Honestly, it's something I would like to study more in-depth about. How writing and roleplaying online can help a person can explore themselves and their roles in society (including gender and identity roles) but that would require obscene amounts of data and people willing to have personal questions asked about them xD


Still, it is interesting, in the end.
 
[QUOTE="Goddess Silv]How writing and roleplaying online can help a person can explore themselves and their roles in society (including gender and identity roles)

[/QUOTE]
I've heard a number of anecdotes about people who get attached to playing characters that allow them to express something they don't otherwise express. I think it's why I enjoy playing arrogant pricks and mid-level villains.

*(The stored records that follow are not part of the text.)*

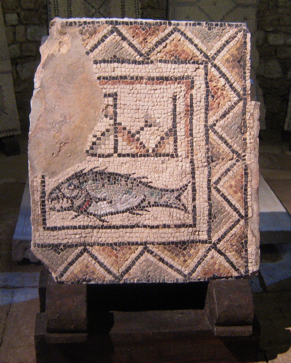 Mozaik u Eufrazijevoj bazilici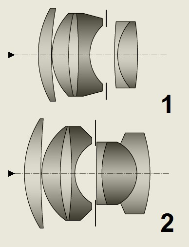 Frühe 50-mm-Sonnar-Objektive Linsenschemata (übernommen aus der russischsprachigen Wikipedia, neu zusammengestellt und grafisch angepasst) 1) Sonnar 1 : 2 f = 5 cm Carl Zeiss Jena (Ludwig Bertele, 1932) 2) Sonnar 1 : 1,5 f = 5 cm Carl Zeiss Jena (Ludwig Bertele, 1932)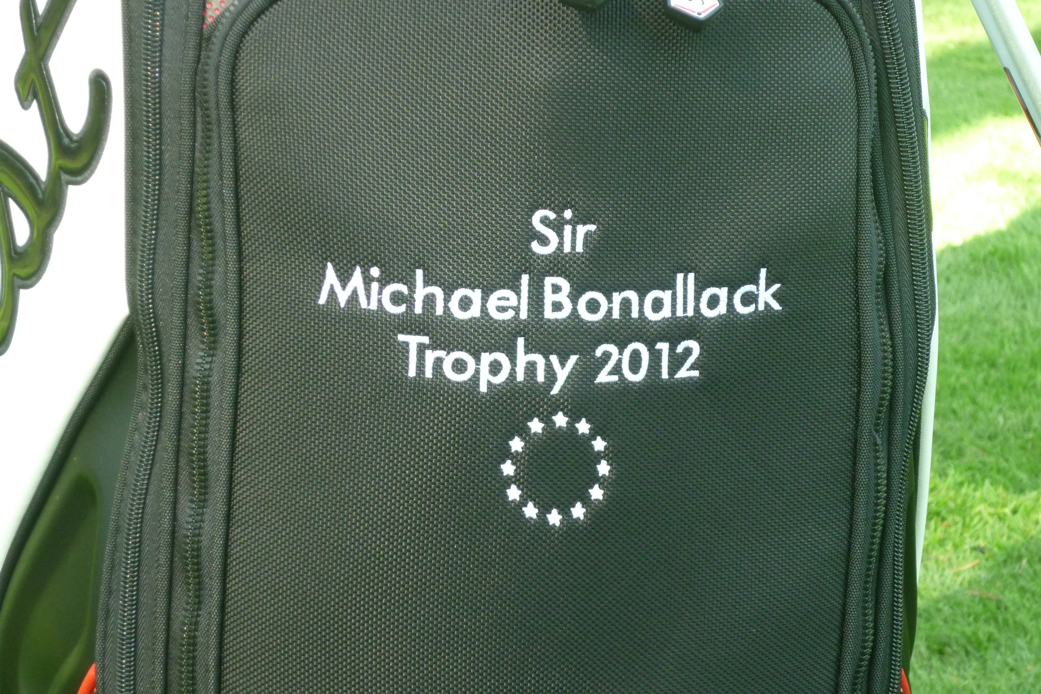 golftas met Bonallack Trophy logo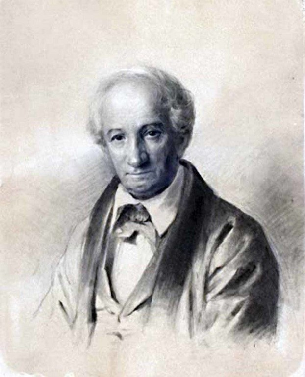 Макси́м Ники́форович Воробьёв (6 (17) августа 1787, Псков — 30 августа (11 сентября) 1855, Санкт-Петербург) — русский живописец; занимает значительное место в истории русской живописи как художник и как наставник целого поколения русских пейзажистов.9

I get to be a bitch without hurting real people. xD
 
[QUOTE="Shining Lotus Sage]Statistics, at least. So is the spreadsheet you have on the OP the whole data set?

[/QUOTE]
Yep! That's the automatic sheet google creates when a survey is submitted. I've set conditional formatting on it for the font colors.
 
Did I say ANOVA? That's for scalars. I should have said Chi-squared and crosstabs. I actually dug into SagePub and learned the applications of a couple new statistical methods, just to make sure I couldn't wring more meaning out of what was available. All stuff I'll use in the line of work, but nothing I'd had a need for yet.

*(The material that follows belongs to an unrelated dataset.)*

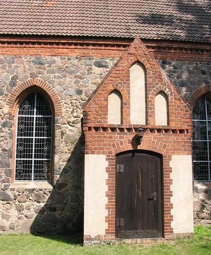 Kirche Gröben, Brandenburg. Ehemaliger Südeingang. Selbst fotografiert, August 2004 GNU FDL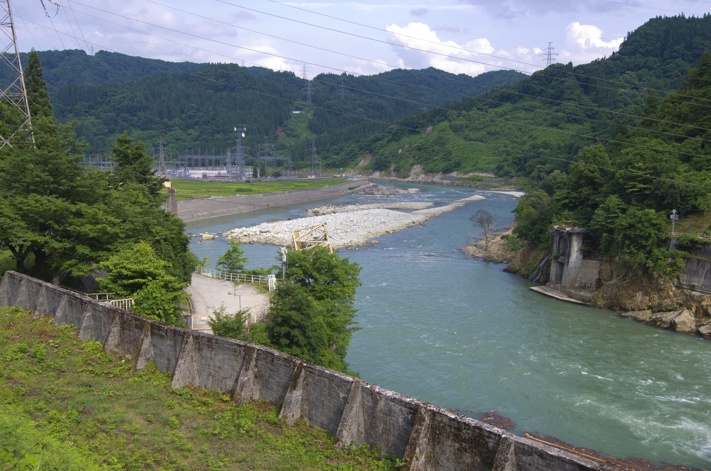 JR只見線第六只見川橋梁付近（平成23年新潟・福島豪雨により流出後）

  • A person's preferred roleplay category predicts whether they'll favor the Action genre: Sci-fi is a strong yes, Fantasy is a moderate no. That's it for category/genre pairings, though.
  • I can tell you with a lot of confidence, now, that gender has bupkis to do with favored genre[1]. I'm one of the results predicting that it would do so, so honestly, I'm as surprised as the rest of that set. But the predictive power of either variable on the other was generally less than .2 (of 1.0), and very frequently 0. No dice on gender and genre.
  • Gender also has nothing to do with preferred roleplay category. Seriously, 10k-sample Monte Carlo significance of .213 here. Nothing.
  • Gender could potentially be correlated with believing that gender is correlated with favorite genres. The significance here gets as tight as .095, which might be the best we'll get from this data set. So congrats, boys. You were mostly right on this one, and possibly for non-random reasons! Of course, the effect of preferred category is just as significant. So as often as boys will get this right, Modern or Realistic fans will get it wrong. And hey, I put my wrong answer in Fantasy, so I tried to help you out.


Significant Correlations among genres:

  • Action is opposed to Mystery
  • Crime is aligned with Horror (but also this is on the basis of a single person, so remember, none of this is very meaningful)


[1]- in this sample. I have no way of estimating what larger group it might be representative of, and I doubt even the whole site.
 
[QUOTE="Shining Lotus Sage]

  • I can tell you with a lot of confidence, now, that gender has bupkis to do with favored genre[1]...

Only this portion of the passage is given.